This article is written by Mayank Barman, pursuing a Diploma in Cyber Law, FinTech Regulations and Technology Contracts from LawSikho.com.
Sovereign countries across the world are bound by trade obligations set forth by the World Trade Organisation (“WTO”) and the bilateral agreements signed between them. International Trade is important in developing friendly relations between the countries, aids developing countries in prospering from the resources imported and/or exported to and from the developed countries and keeps the global economy in fine-tune. However, at times when the situation between two countries worsen diplomatically, militarily and/or strategically, it often leads to a massive impact on the trade between the two nations.
India bans 59 Chinese Apps amidst the Galwan Valley Faceoff against China
The recent stand between the Indian Army and the People’s Liberation Army at the Galway Valley has sparked outrage internally in the country with many people calling for a complete boycott of Chinese imports into India as a mark of solidarity and as a respect to India’s sovereignty. Such a spark burst for the second time against China, with the first time being when China refused to use its veto power in the United Nations Security Council in naming Mashood Azhar as a global terrorist.
With tensions running high on the economic, diplomatic and political front as both the nations meet eyeball to eyeball at the border and all the high-level talks between the commanders, it is patriotic to call for a nationwide for Chinese Products, given the fact that India both has domestic alternatives as well as International alternatives.

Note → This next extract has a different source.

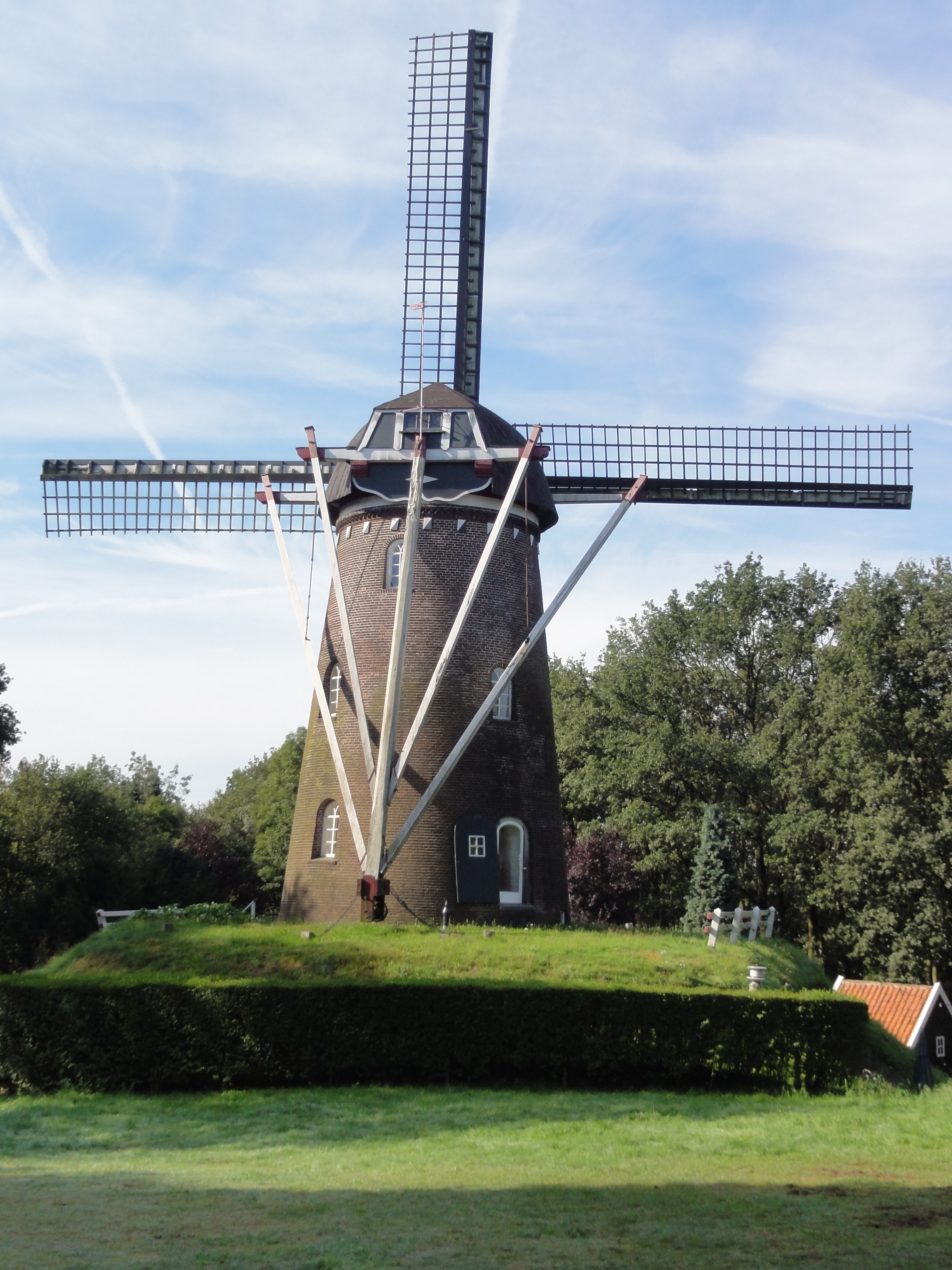 Bergharen (Wijchen) Rijksmonument 9303 Molen op Kapelberg 56″ N, 5° 40′ 30.46″ E Object location51° 51′ 19.59″ N, 5° 40′ 29.57″ E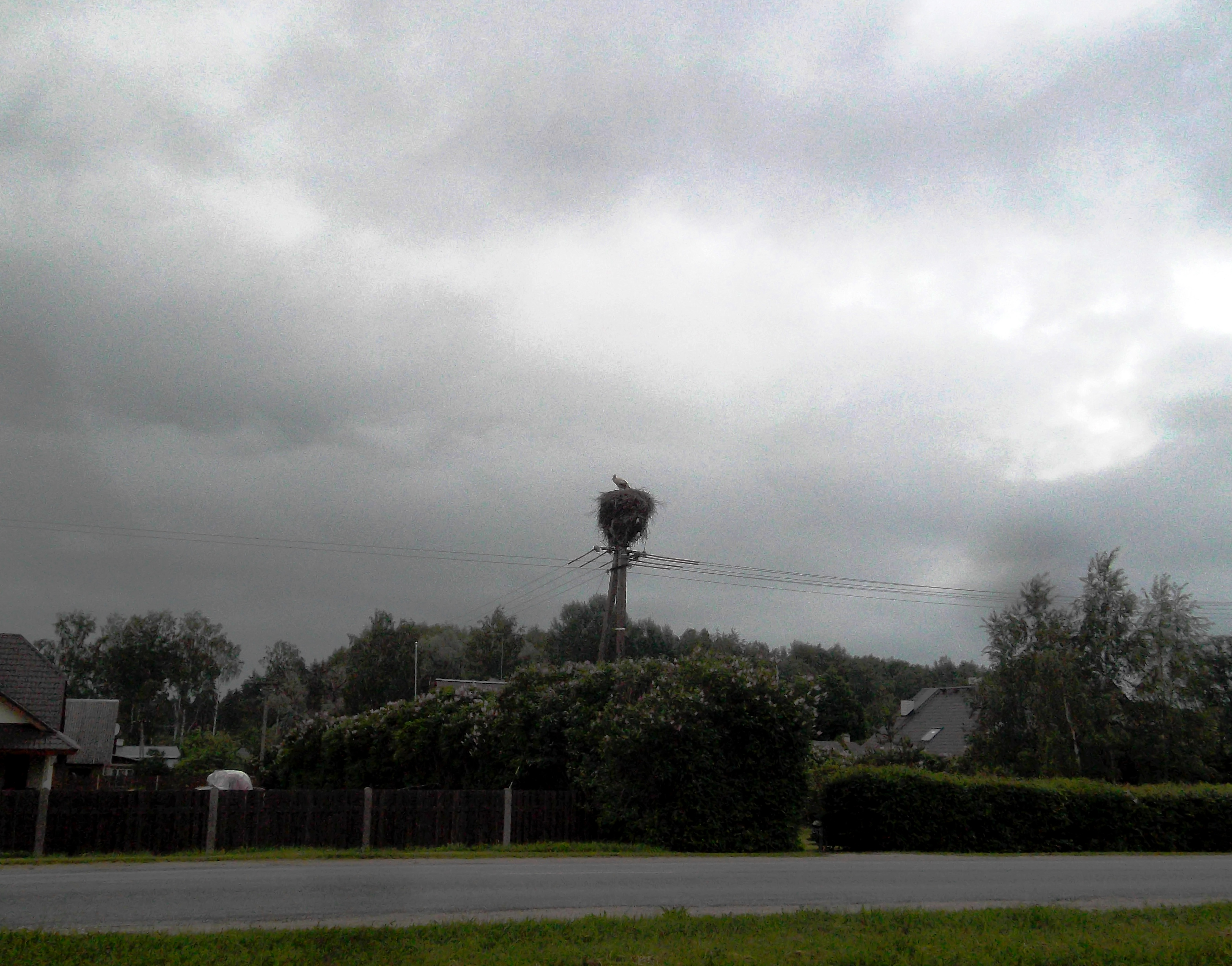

But, the question that does arise is whether two foreign sovereign nations bound by the obligations under the WTO, of which one of the pillars is “non-discrimination” can potentially ban one and another? On June 29, 2020, the Ministry of Information and Technology, Government of India banned 59 Chinese Applications by invoking its power under Section 69A of the Information Technology Act, 2000 (“IT Act”) read with the relevant Procedure and Safeguards for Blocking for Access of Information by Public) Rules, 2009 citing that the said banned application was prejudicial to the sovereignty and integrity of India, the security of the State, defence and public order.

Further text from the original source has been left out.